No trecho acima, o autor deixa claro que o sexo que considera normal está vinculado apenas aos órgãos genitais e que qualquer prolongamento ou substituição dessas regiões anatômicas é considerado como perversão. Podemos notar que essa ideia de sexualidade está fortemente vinculada com a reprodução biológica como objetivo da relação sexual. O sexo é visto como algo instintivo, como a fome, a sede e outras necessidades fisiológicas do ser humano. A função sexual é parte da

estrutura fisiológica do corpo humano, portanto, os desvios do objeto, ou seja, a escolha de uma pessoa do mesmo sexo como objeto de desejo constituía uma anormalidade visto que o objetivo da função sexual seria a reprodução biológica, o que não seria possível entre pessoas do mesmo sexo. Da mesma forma, as práticas sexuais não reprodutivas (como sexo oral, sexo anal, masturbação) são consideradas apenas como preliminares ou mesmo como perversões.

É interessante notar a permanência destas concepções na contemporaneidade, quando a ideia de relação sexual ainda esta fortemente vinculada à penetração vaginal e as outras formas são vistas como relações incompletas ou mesmo anormais.

Freud também utiliza conceitos da biologia para explicar comportamentos sexuais considerados perversos tais como o sadismo:

No que diz respeito à algolagnia ativa, o sadismo, as raízes são fáceis de reconhecer no normal. A sexualidade da maioria dos seres humanos masculinos contém um elemento de agressividade – um desejo de subjugar; sua importância biológica parece situar-se na necessidade de vencer a resistência do objeto sexual por meios diversos do processo de galanteio Assim, o sadismo corresponderia a um comportamento agressivo que se tornou independente e exagerado e, por deslocamento, usurpou a posição de liderança (FREUD, 1973 p. 49-50).

É possível perceber no trecho acima, que Freud estabelece um diálogo com as ideia de Darwin a respeito dos caracteres sexuais secundários masculinos que estão relacionados à agressividade nos comportamento de conquista da fêmea para alcançar o intento principal, do ponto de vista biológico, que seria a reprodução e com isso a produção de descendentes. Esse objetivo é considerado importante tanto do ponto de vista individual, visto que aquele indivíduo pode perpetuar suas características, quanto do ponto de vista da espécie que pode se manter, sendo bem sucedida na competição com outras espécies no ambiente.

Em relação à sua proposta sobre as etapas de desenvolvimento da sexualidade, Freud também toma como referência a biologia, visto que analisa a constituição da sexualidade em paralelo com etapas do desenvolvimento infantil. A tese de Freud é que a origem das perversões, neuroses ou do desenvolvimento de uma sexualidade normal está na infância. Para tanto, volta suas pesquisas para a

sexualidade infantil com o objetivo de descrever suas características em diferentes etapas a fim de estabelecer um padrão útil para a análise da sexualidade adulta.

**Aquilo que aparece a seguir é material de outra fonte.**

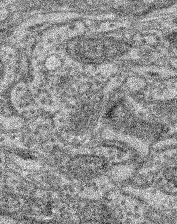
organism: Mouse
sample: Retina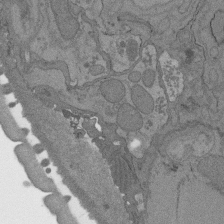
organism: C. elegans
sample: AFD neurons C. elegans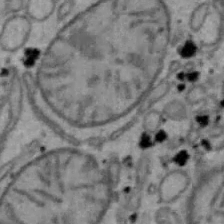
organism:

Um dos grandes divulgadores da obra de Freud no Brasil, o médico Antônio Austregésilo, destaca que “Segundo a idade, a sexualidade apresenta estados evolutivos diferentes” (AUSTREGÉSILO, 1934 p.18, grifo nosso), apontando para as etapas da sexualidade infantil associadas a um processo de evolução ontogenética. O mesmo autor também compara aspectos da sexualidade infantil humana com espécies próximas buscando estabelecer aspectos de uma filogênese.

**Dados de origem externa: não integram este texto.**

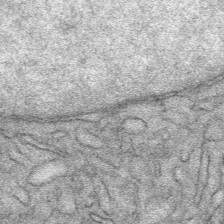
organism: Mouse
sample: Mouse Salivary gland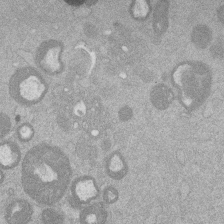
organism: Mouse
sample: Dividing mouse embryo 1 cell stage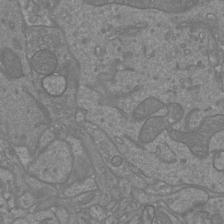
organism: Mouse
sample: Cortical neurons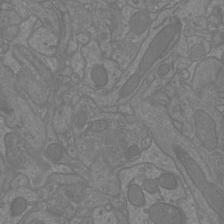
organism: Mouse
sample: Cortical neurons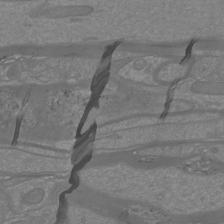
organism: Mouse
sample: Cortical neurons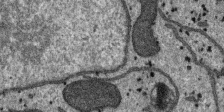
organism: Human
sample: Lung epithelial cells, uninfected (mock) control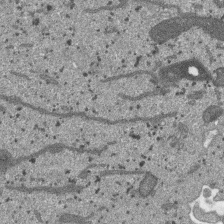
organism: Human
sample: Lung epithelial cells infected with SARS-CoV-2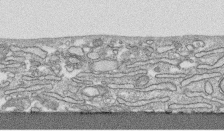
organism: Human
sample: CRL-1474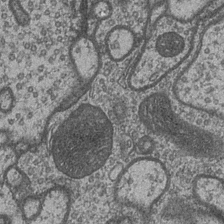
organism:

As obras e autores apresentados neste capítulo constituíram o contexto histórico e social no qual emergiu o campo da Educação Sexual no Brasil. Na emergência desse campo foram construídas práticas discursivas, que produziram regimes de verdade (FOUCAULT, 2012) fundamentados na produção biomédica europeia em circulação no Brasil. Assim como se acumulou um importante capital cultural e simbólico que corroborou para estruturar o campo da Educação Sexual no Brasil como um campo científico2. Desta forma pode-se traçar um certo panorama das ideias que fundamentaram as primeiras produções sobre Educação Sexual na Bahia captando seus enunciados e as relações desses com a produção acadêmica deste campo intelectual mais amplo representado pelos autores e obras discutidos neste capítulo.